Now this phenomenon extends to images. “The internet is now forever polluted with AI-generated images. The images we took in 2022 will be part of every model we create from now on,” says Mike Cook, an AI researcher at King’s College London.

From all this, we can conclude that it will be increasingly difficult to find good, non-artificial intelligence data for training future artificial intelligence models. “It’s very important to ask if we need to train on the entire web or if there are ways to filter out high-quality material that will give us the language model we want,” Daphne Ippolito, senior fellow at Google Brain, Google’s deep learning research arm, said in an interview with MIT Technology Review.

How to detect text generated by artificial intelligence?

Therefore, it becomes necessary to develop tools for detecting texts generated by AI. Not only to ensure the quality of future linguistic models, but also to ensure that the information we have access to on a daily basis is based on truth. As Melissa Heikkila points out, people might try to submit AI-generated scientific papers for peer review or use technology as a tool for disinformation – which would be especially harmful during elections, for example.

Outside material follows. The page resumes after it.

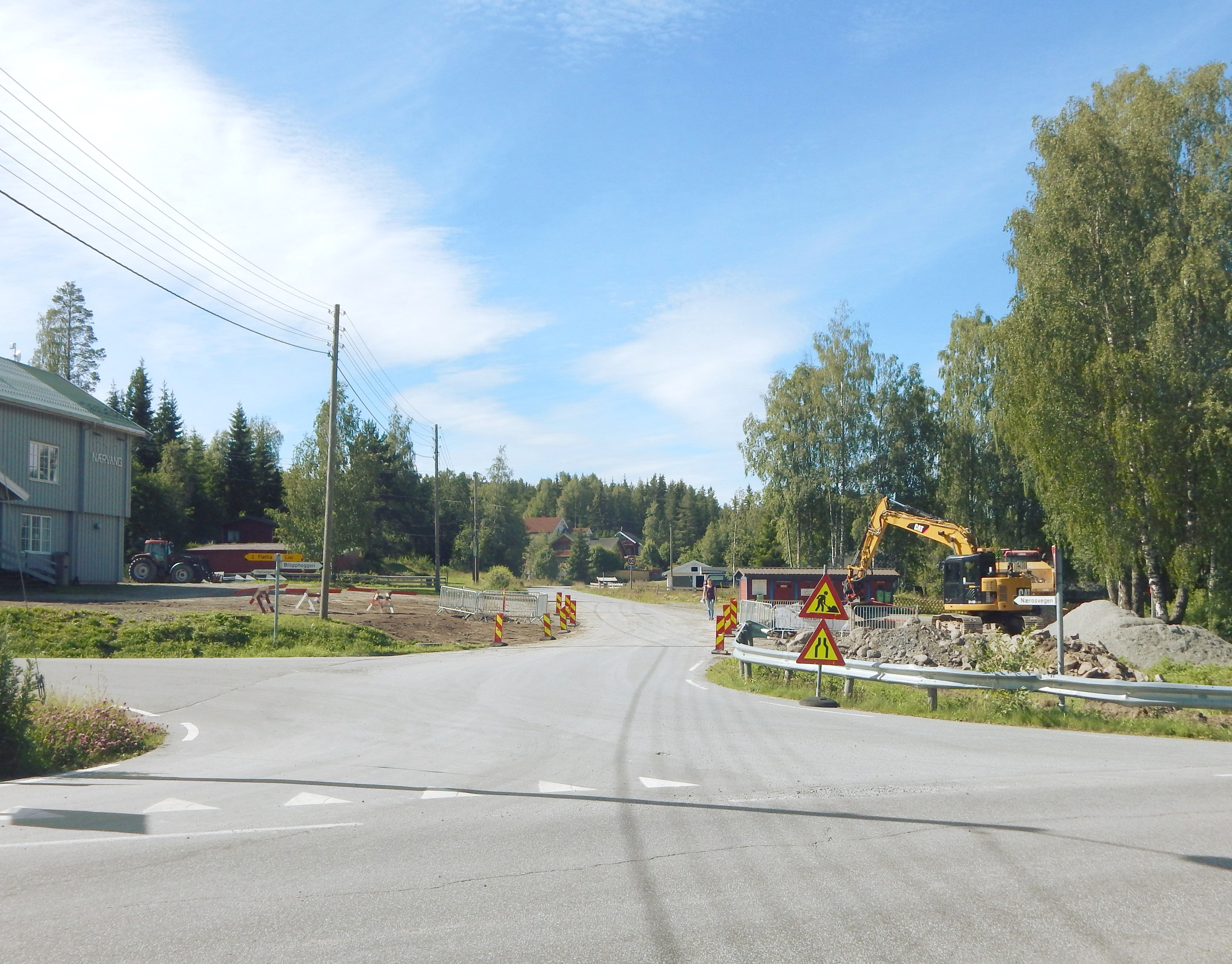 Nærosvegen sett fra Åsmarkvegen

Humans also have a role to play in this fight against artificial content: they must become more savvy and learn to recognize non-human content. “Humans are sloppy writers”: text written by a real person will contain typos or spelling errors, a few slang words, sometimes confusing turns of speech – all these are small signs that AI cannot reproduce (at least not yet). Moreover, language models work by predicting the next word in a sentence, so they use mostly the most common words and very few rare words.

Here is the form for you. When it comes to content, it’s also important to simply take your mind off what you’re reading online. It is important to note, for example, that the ChatGPT training phase ended in 2021, so the tool relies on data that is online that year. Therefore, answers requiring knowledge after this date are bound to be wrong, outdated, or made up.